Level 45 : Master Baconator
Posted 02/12/12 7:55:50 pm
"That's it then?" Branwen asked. "I will never die now?"
"No, you can still die," Adol explained patiently. "You just won't stay that way."
"Is there any way to... end it?" Branwen asked. "I mean if I'm a thousand years old and tired, and want to move on?"
"I suppose you could ask the Cube," Adol replied, shrugging. "None of us have chosen to 'end it' as you say."
Branwen looked at Adol appraisingly. "How old are YOU, Adol?" she asked.
The old man smiled at her. "Does it really matter?"
"I'm just curious," she replied.
He pointed out the window to a tree in the courtyard, a great, huge, sprawling thing that reached up into the sky. "See that tree?" he asked her. "I planted it."
"Oh," Branwen replied, stunned.
"You say the Cube exists," Branwen began.
"It does, indeed," Adol nodded.
"Have humans visited it?" she asked him.
"Some have. It takes years of training to learn to commune with the Cube, however. You humans seem to lack patience."
"That's a result of assuming we have a limited number of years," Branwen explained.
"Oh, I understand," Adol chuckled. "We were once the same."
"So what do your people do now?" Branwen asked. "You've solved the problem of immortality. What else is there?"

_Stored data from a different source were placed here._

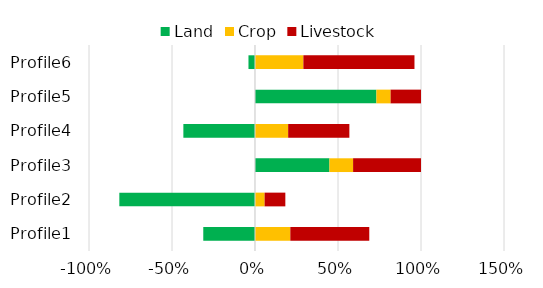
| Category | Land | Crop | Livestock |
|---|---|---|---|
| Profile1 | -0.312 | 0.213 | 0.476 |
| Profile2 | -0.817 | 0.058 | 0.125 |
| Profile3 | 0.449 | 0.142 | 0.409 |
| Profile4 | -0.432 | 0.2 | 0.369 |
| Profile5 | 0.731 | 0.085 | 0.183 |
| Profile6 | -0.039 | 0.291 | 0.669 |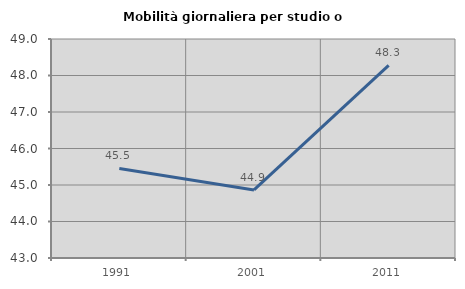
| Category | Mobilità giornaliera per studio o lavoro |
|---|---|
| 1991.0 | 45.455 |
| 2001.0 | 44.865 |
| 2011.0 | 48.276 |

Adol led Branwen out of the meeting hall, and back into the town centre. He walked over and sat down under his tree and gestured for her to do the same. Spooky came running to them, excitedly chased his tail for a minute or two, then lay down beside them, panting.
"We're trying to learn to create," Adol began. "As you say, solving the problem of death seemed to be our greatest achievement. But it came with a price. Each new generation of our people had new ideas, new dreams, new visions... but ours have remained the same since we no longer can have children. You humans come here, speaking of miracles we can't even imagine... creatures we long to see, inventions we would love to tinker with. You have a spark of creationist within you. We hope to learn it from you, gain it back again."

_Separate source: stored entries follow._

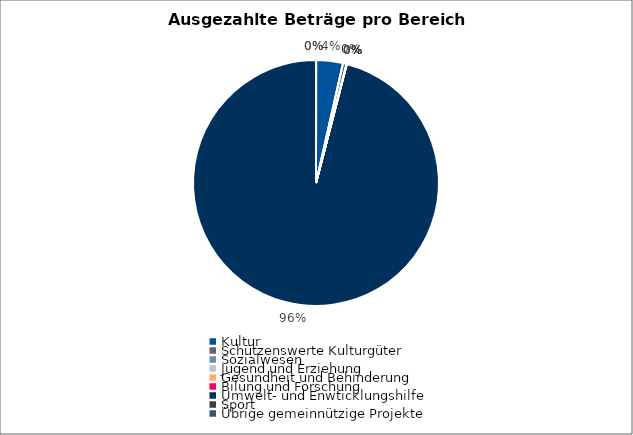
| Category | Series 0 |
|---|---|
| Kultur | 80000 |
| Schützenswerte Kulturgüter | 11000 |
| Sozialwesen | 0 |
| Jugend und Erziehung | 0 |
| Gesundheit und Behinderung | 0 |
| Bilung und Forschung | 0 |
| Umwelt- und Enwticklungshilfe | 2174510 |
| Sport | 0 |
| Übrige gemeinnützige Projekte | 0 |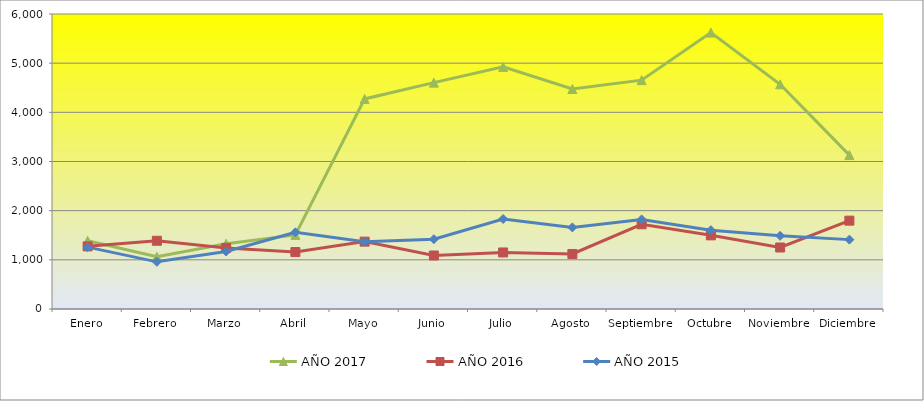
| Category | AÑO 2017 | AÑO 2016 | AÑO 2015 |
|---|---|---|---|
| Enero | 1387.544 | 1274 | 1258 |
| Febrero | 1061.404 | 1388 | 959 |
| Marzo | 1327.719 | 1243 | 1169 |
| Abril | 1507.193 | 1158 | 1559 |
| Mayo | 4272.738 | 1370 | 1370 |
| Junio | 4604.107 | 1088 | 1420 |
| Julio | 4924.167 | 1150 | 1831 |
| Agosto | 4474.048 | 1119 | 1660 |
| Septiembre | 4655 | 1723 | 1822 |
| Octubre | 5621.429 | 1498 | 1604 |
| Noviembre | 4570 | 1251 | 1488 |
| Diciembre | 3130.476 | 1797 | 1411 |

"Why did the Cube start bringing humans here?" Branwen asked. She lazily scratched Spooky behind his fuzzy ears. He rolled over shamelessly, demanding belly rubs. Branwen scratched his belly. The pup sighed contentedly.
"We asked It for help in our quest to advance, and that is how It answered us," Adol told her.

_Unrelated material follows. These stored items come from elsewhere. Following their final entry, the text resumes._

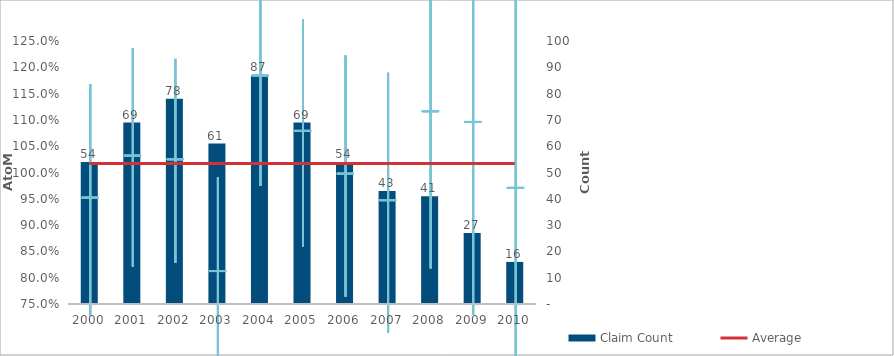
| Category | Claim Count |
|---|---|
| 0 | 54 |
| 1 | 69 |
| 2 | 78 |
| 3 | 61 |
| 4 | 87 |
| 5 | 69 |
| 6 | 54 |
| 7 | 43 |
| 8 | 41 |
| 9 | 27 |
| 10 | 16 |

"So, the Cube answers your wishes?" Branwen asked, contemplating.
Adol shook his head, "Not exactly. One of the earlier humans described something he called a computer. He said it was a machine that would perform tasks if asked correctly. He said that computers seemed marvelously intelligent, but they were actually quite stupid, because they responded very literally to a human's requests. Imagine the Cube as a device such as that, but one that is vastly more intelligent than any person you have met so far. If you know how to ask the Cube correctly, It can do just about anything to this world; cause rain or snow to fall, raise the mountains, drain the oceans, bring more wildlife to an area, even create new and wonderous creatures that we have never seen. But you need to know how to ask in such a way that the Cube cannot misinterpret, for the Cube does Its best to protect our world. We believe it created the world out of nothingness, and will not allow our requests to harm the world, you see."
"So, sometimes you'll ask for something, and..." Branwen began.
"Nothing happens," Adol replied, smiling. "The Cube is trying to maintain a balance we do not understand, and although It will allow us to play at creation, It will not allow us to tip the balance."
"I don't think I really understand," Branwen said, shaking her head slightly. "What you say sounds like our version of a god. But we never really meet our gods. You can actually touch the Cube?"
"You are far more interested than many of the other humans," Adol replied to Branwen. "Why don't I bring you to It to see for yourself?"